I'll create a function that receives the query text and gives an output based on the cosine similarity in the following code. Let's take a look at the code.
from sklearn.metrics.pairwise import cosine_similarity from sklearn.feature_extraction.text import TfidfVectorizer def chatbot_answer(user_query): #Append the query to the sentences list cat_sentences.append(user_query) #Create the sentences vector based on the list vectorizer = TfidfVectorizer() sentences_vectors = vectorizer.fit_transform(cat_sentences) #Measure the cosine similarity and take the second closest index because the first index is the user query vector_values = cosine_similarity(sentences_vectors[-1], sentences_vectors) answer = cat_sentences[vector_values.argsort()[0][-2]] #Final check to make sure there are result present. If all the result are 0, means the text input by us are not captured in the corpus input_check = vector_values.flatten() input_check.sort() if input_check[-2] == 0: return "Please Try again" else: return answer
We can use the following flowchart to represent the above functions:
Finally, create a simple answer interaction using the following code.
print("Hello, I am the Cat Chatbot. What is your meow questions?:") while(True): query = input().lower() if query not in ['bye', 'good bye', 'take care']: print("Cat Chatbot: ", end="") print(chatbot_answer(query)) cat_sentences.remove(query) else: print("See You Again") break
The above script will receive queries and process them through the chat robot we developed earlier.
As can be seen from the above picture, the results are acceptable, but there are some strange answers. However, we should think that at present, the results are only obtained from one data source without any optimization. If we use additional data sets and rules to improve it, it will certainly answer the questions better.
summary
The chat robot project is an exciting data science project because it is helpful in many fields. In this paper, we use the data obtained from web pages, cosine similarity and TF-IDF to create a simple chat robot project in Python, which really implements our 100 million project. In fact, there are many improvements:
- For the selection of vectorization, in addition to TF-IDF, word2vec can also be used, and even pre trained bert can be used to extract word vectors.

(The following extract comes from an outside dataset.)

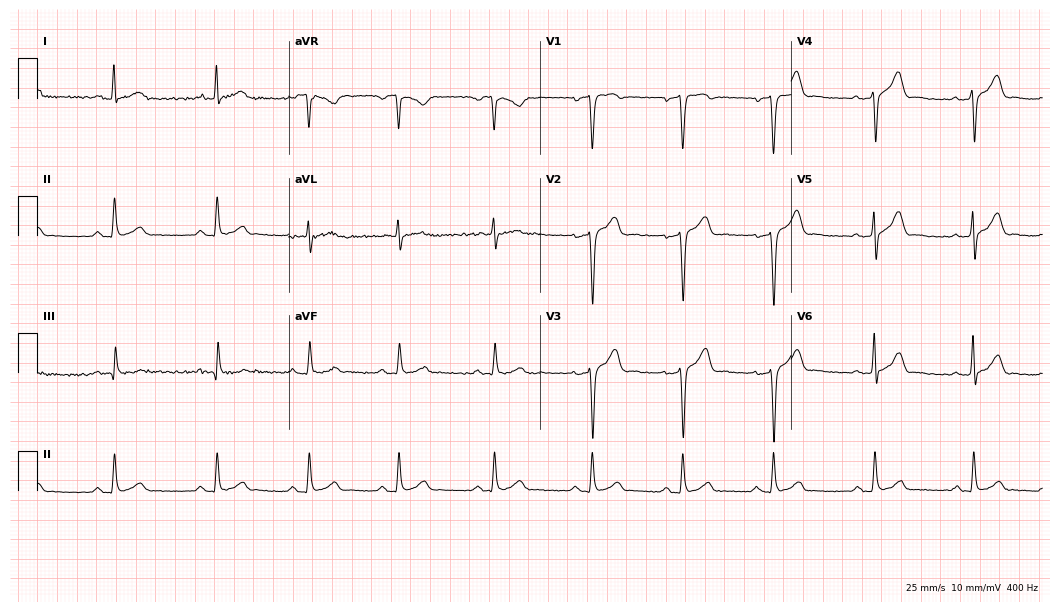
12-lead ECG from a 32-year-old female patient. No first-degree AV block, right bundle branch block, left bundle branch block, sinus bradycardia, atrial fibrillation or sinus tachycardia recorded for this tracing. Only these six findings were labelled.

- In fact, the answer link is to search for the most matching answer from our corpus through a specific algorithm or rule. The similarity top1 method used in this paper is actually the simplest greensearch like method. For the optimization of answer results, you can also use the beamsearch like algorithm to extract the matching items of the answer.
- Wait a lot
Before the rise of end-to-end deep learning, many chat robots operated based on rules, and there were many landing cases. If you want to make a POC display quickly, this rule-based method is still very useful.
Method, for the optimization of answer results, the algorithm similar to beamsearch can also be used to extract the matching items of the answer.
- Wait a lot
Before the rise of end-to-end deep learning, many chat robots operated based on rules, and there were many landing cases. If you want to make a POC display quickly, this rule-based method is still very useful.